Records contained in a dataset
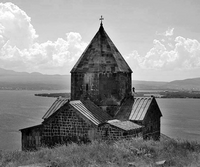 സെവാൻ തടാകതീരത്ത് എ.ഡി. ഒൻപതാം ശതകത്തിൽ നിർമ്മിച്ച അപ്പോസ്തല ദേവാലയം
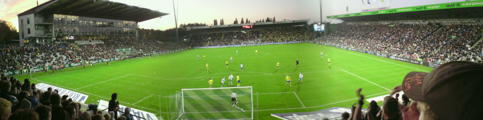 Panorama udsigt over Odense Stadion, set fra Fyens Stiftidende tribunen
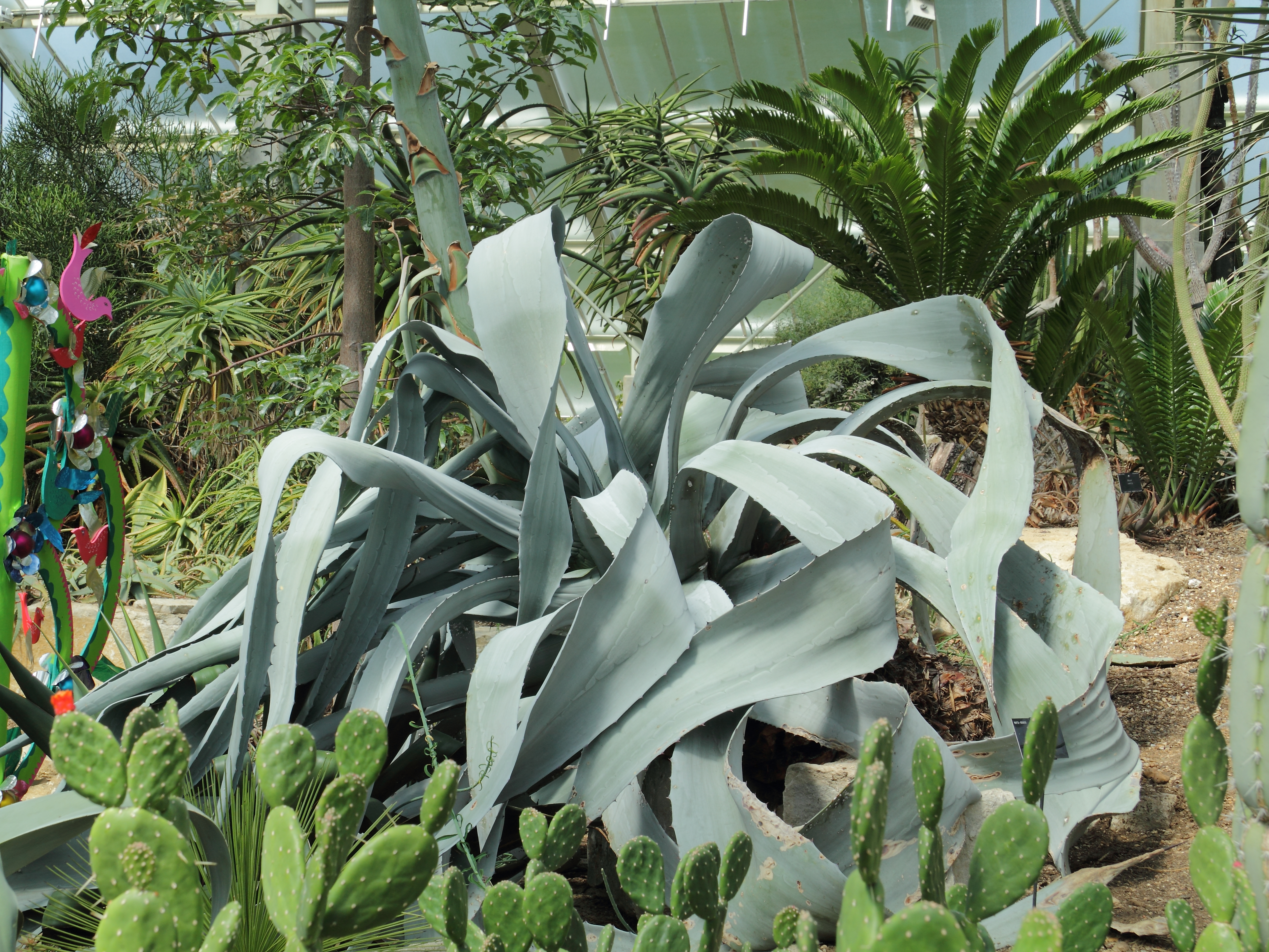 Agave franzosinii, identifierad med hjälp av befintlig skylt vid Kew Gardens, London.
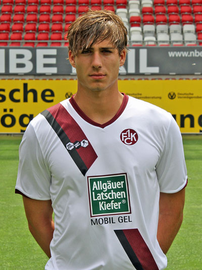 Kevin Trapp, Fußballtorhüter
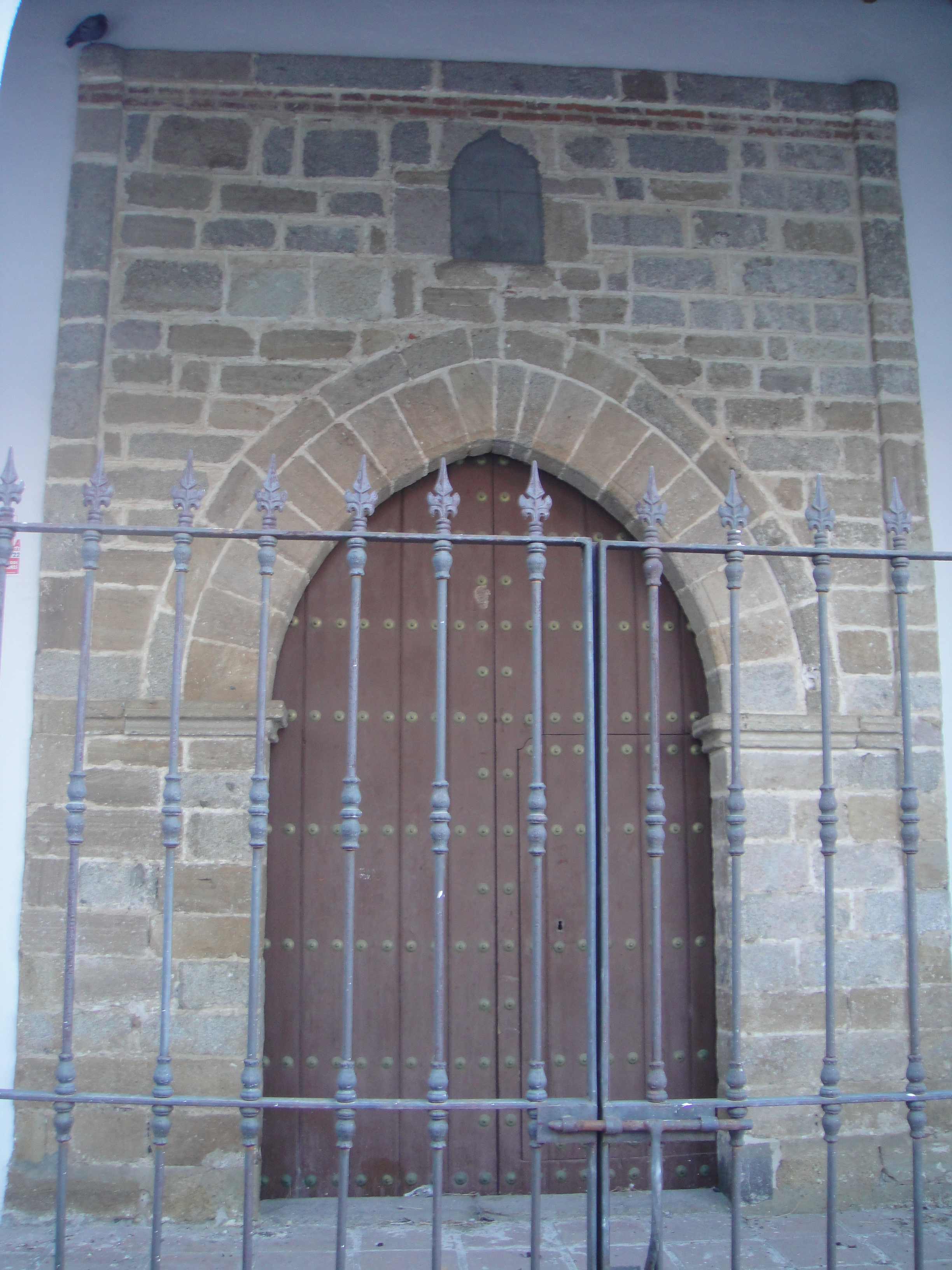 Portada del lado del Evangelio de la iglesia de Nuestra Señora del Castillo de Fuente Obejuna, provincia de Córdoba, (España).
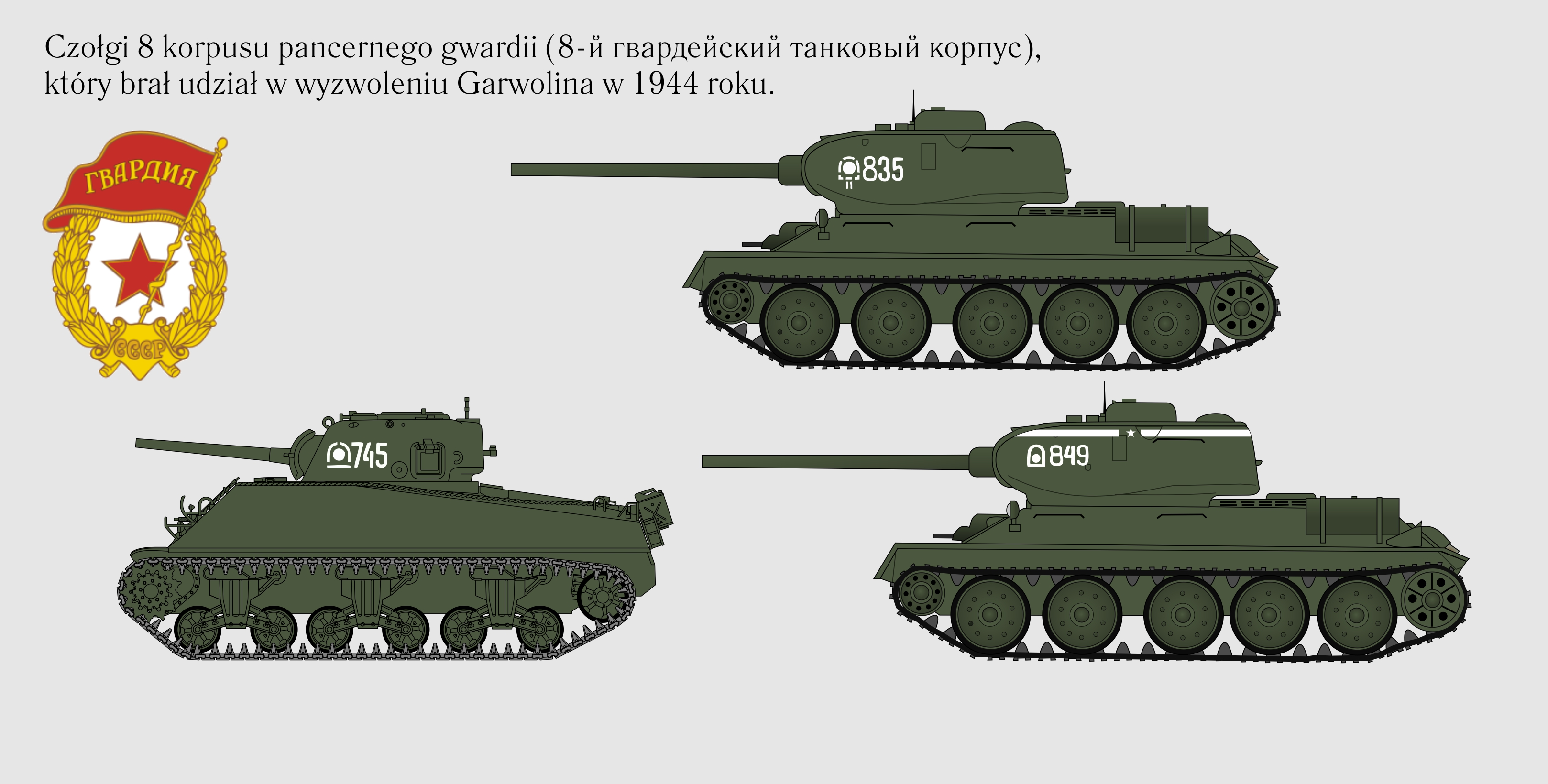 Czołgi 8KPancGw Bitwa o Garwolin 1944

**Goal of the exercise:** From the line that contains "Portada del lado" to the last line of the data, print each line exactly, both ends included, and omit the pictures.

**Finished exercise:**
 Portada del lado del Evangelio de la iglesia de Nuestra Señora del Castillo de Fuente Obejuna, provincia de Córdoba, (España).
 Czołgi 8KPancGw Bitwa o Garwolin 1944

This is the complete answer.